Logic, similar to what will be implemented in the nova scheduler will be added to the libvirt driver to allow it decide on which NUMA node to place the guest.
Alternatives¶
Libvirt supports integration with a NUMA daemon (numad) that monitors NUMA topology and usage. It attempts to locate guests for optimum NUMA locality, dynamically adjusting to changing system conditions.
This is insufficient because we need this intelligence in nova for host selection and node deployment.
Data model impact¶
The PciDevice model will be extended to add a field identifying the NUMA node that PCI device is associated with.
numa_node = Column(Integer, nullable=False, default=”-1”)
A DB migration script will use ALTER_TABLE to add a new column to the pci_devices table in nova DB.
REST API impact¶
There will be no change to the REST API.
Security impact¶
This blueprint does not introduce any new security issues.
Notifications impact¶
This blueprint does not introduce new notifications.
Other end user impact¶
This blueprint adds no other end user impact.
Performance Impact¶
The benefits of associating a guests PCI device and RAM allocation with the same NUMA node will provides an optimal configuration that will give improved I/O throughput and reduced memory latencies, compared with the default libvirt guest placement policy.
This feature will add some scheduling overhead, but this overhead will deliver improved performance on the host.
The optimisation described here is dependent on the guest CPU and RAM allocation being associated with the same NUMA node.
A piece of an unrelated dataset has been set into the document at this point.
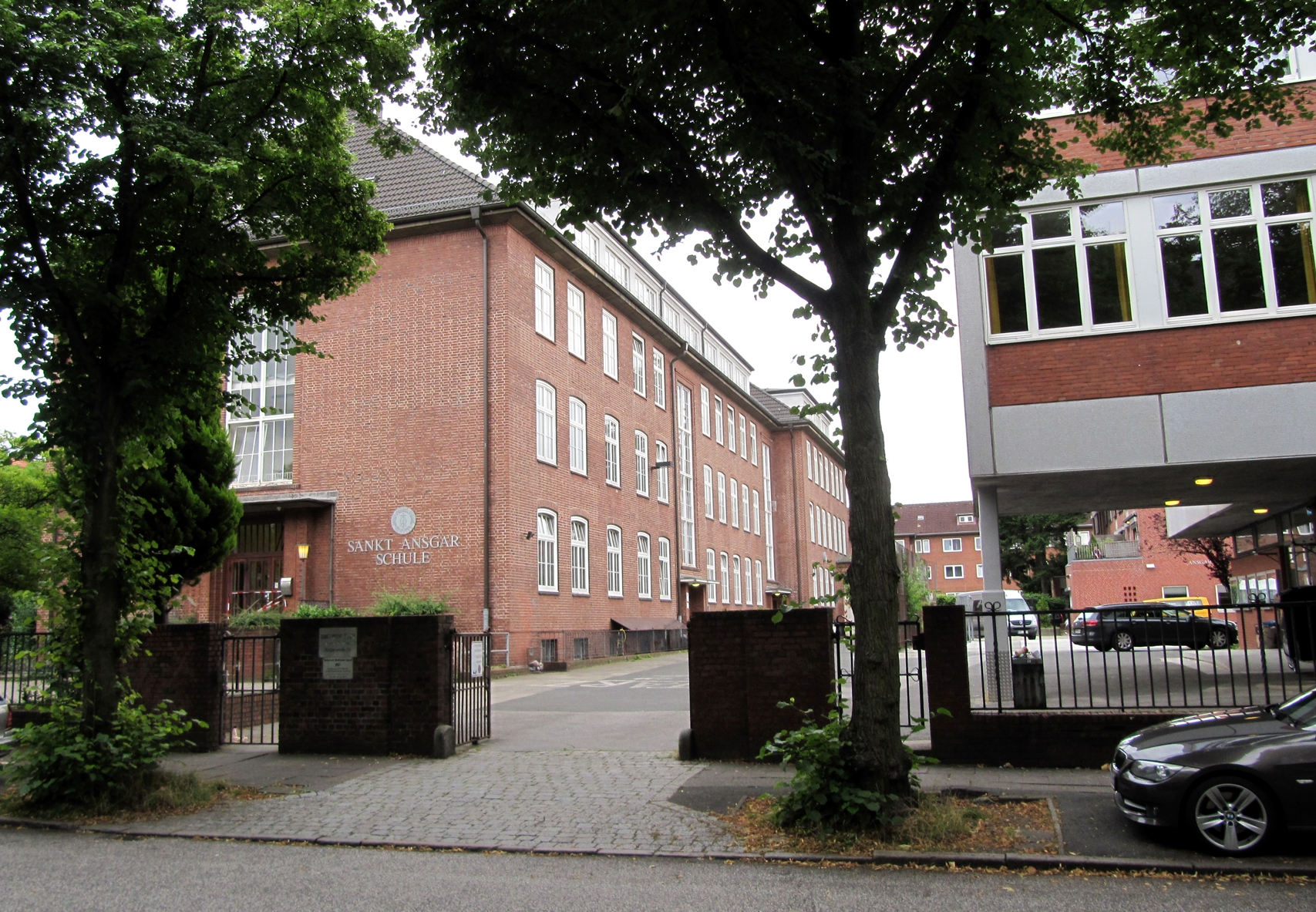 Schulhofauffahrt

This feature is described in the “Virt driver guest NUMA node placement & topology” blueprint referenced in the dependency section.
Other deployer impact¶
To use this feature the deployer must use HW that is capable of reporting numa related info to the OS.
Developer impact¶
This blueprint will have no developer impact.
Implementation¶
Assignee(s)¶
- Primary assignee:
James Chapman
- Other contributors:
Przemyslaw Czesnowicz Sean Mooney Adrian Hoban
Work Items¶
Add a NUMA node attribute to the pci_device object
Use libvirt to discover hosts PCI device NUMA node association
Enable nova compute synchronise PCI device NUMA node associations with nova DB
Enable libvirt driver configure guests with requested PCI device NUMA node associations
Enable the nova scheduler decide on which host is best able to support a guest
Enable libvirt driver decide on which NUMA node to place a guest
Dependencies¶
The blueprint listed below will define a policy used by the scheduler to decide on which host to place a guest. We plan to respect this policy while extending it to add support for a PCI devices NUMA node association.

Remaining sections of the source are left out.